Over the past few years, there has been a significant amount of research focused on studying the ReLU activation function, with the aim of achieving neural network convergence through over-parametrization. However, recent developments in the field of Large Language Models (LLMs) have sparked interest in the use of exponential activation functions, specifically in the attention mechanism. Mathematically, we define the neural function $F: \mathbb{R}^{d \times m} \times \mathbb{R}^d \rightarrow \mathbb{R}$ using an exponential activation function. Given a set of data points with labels $\{(x_1, y_1), (x_2, y_2), \dots, (x_n, y_n)\} \subset \mathbb{R}^d \times \mathbb{R}$ where $n$ denotes the number of the data. Here $F(W(t),x)$ can be expressed as $F(W(t),x) := \sum_{r=1}^m a_r \exp(\langle w_r, x \rangle)$, where $m$ represents the number of neurons, and $w_r(t)$ are weights at time $t$. It's standard in literature that $a_r$ are the fixed weights and it's never changed during the training. We initialize the weights $W(0) \in \mathbb{R}^{d \times m}$ with random Gaussian distributions, such that $w_r(0) \sim \mathcal{N}(0, I_d)$ and initialize $a_r$ from random sign distribution for each $r \in [m]$. Using the gradient descent algorithm, we can find a weight $W(T)$ such that $\| F(W(T), X) - y \|_2 \leq \epsilon$ holds with probability $1-\delta$, where $\epsilon \in (0,0.1)$ and $m = \Omega(n^{2+o(1)}\log(n/\delta))$. To optimize the over-parameterization bound $m$, we employ several tight analysis techniques from previous studies [Song and Yang arXiv 2019, Munteanu, Omlor, Song and Woodruff ICML 2022].

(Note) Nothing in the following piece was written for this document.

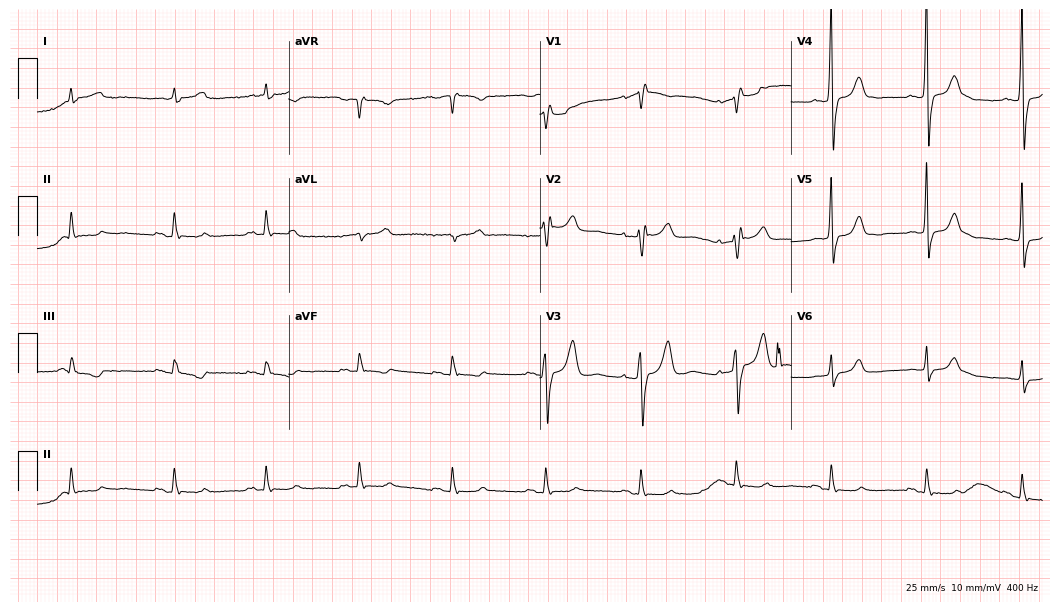
12-lead ECG from a 70-year-old man. Screened for six findings — first-degree AV block, right bundle branch block (RBBB), left bundle branch block (LBBB), sinus bradycardia, atrial fibrillation (AF), sinus tachycardia — none is recorded. Only these six findings were labelled.

翻译：过去几年中，大量研究聚焦于ReLU激活函数，旨在通过过参数化实现神经网络的收敛。然而，大型语言模型（LLMs）领域的最新进展引发了人们对指数激活函数的兴趣，特别是在注意力机制中的应用。数学上，我们利用指数激活函数定义神经函数 $F: \mathbb{R}^{d \times m} \times \mathbb{R}^d \rightarrow \mathbb{R}$。给定一组带有标签的数据点 $\{(x_1, y_1), (x_2, y_2), \dots, (x_n, y_n)\} \subset \mathbb{R}^d \times \mathbb{R}$，其中 $n$ 表示数据数量。这里 $F(W(t),x)$ 可表示为 $F(W(t),x) := \sum_{r=1}^m a_r \exp(\langle w_r, x \rangle)$，其中 $m$ 代表神经元数量，$w_r(t)$ 为时刻 $t$ 的权重。文献中标准做法是固定权重 $a_r$ 并在训练过程中保持不变。我们使用随机高斯分布初始化权重 $W(0) \in \mathbb{R}^{d \times m}$，使得 $w_r(0) \sim \mathcal{N}(0, I_d)$，并对每个 $r \in [m]$ 从随机符号分布中初始化 $a_r$。通过梯度下降算法，我们可以找到权重 $W(T)$，使得 $\| F(W(T), X) - y \|_2 \leq \epsilon$ 以概率 $1-\delta$ 成立，其中 $\epsilon \in (0,0.1)$ 且 $m = \Omega(n^{2+o(1)}\log(n/\delta))$。为优化过参数化界 $m$，我们采用了以往研究中的若干紧致分析技术 [Song and Yang arXiv 2019, Munteanu, Omlor, Song and Woodruff ICML 2022]。